■ Exercise aim
Go through the listing below and show each line that has the word "left".

■ Source data
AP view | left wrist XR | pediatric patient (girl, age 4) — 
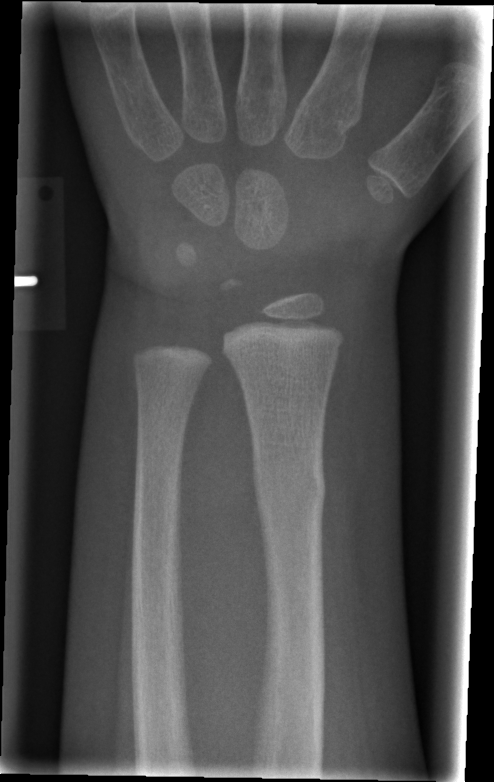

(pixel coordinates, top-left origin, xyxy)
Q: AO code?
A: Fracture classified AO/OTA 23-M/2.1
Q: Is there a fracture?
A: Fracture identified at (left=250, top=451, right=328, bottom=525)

■ Written response
AP view | left wrist XR | pediatric patient (girl, age 4) — 
(pixel coordinates, top-left origin, xyxy)
A: Fracture identified at (left=250, top=451, right=328, bottom=525)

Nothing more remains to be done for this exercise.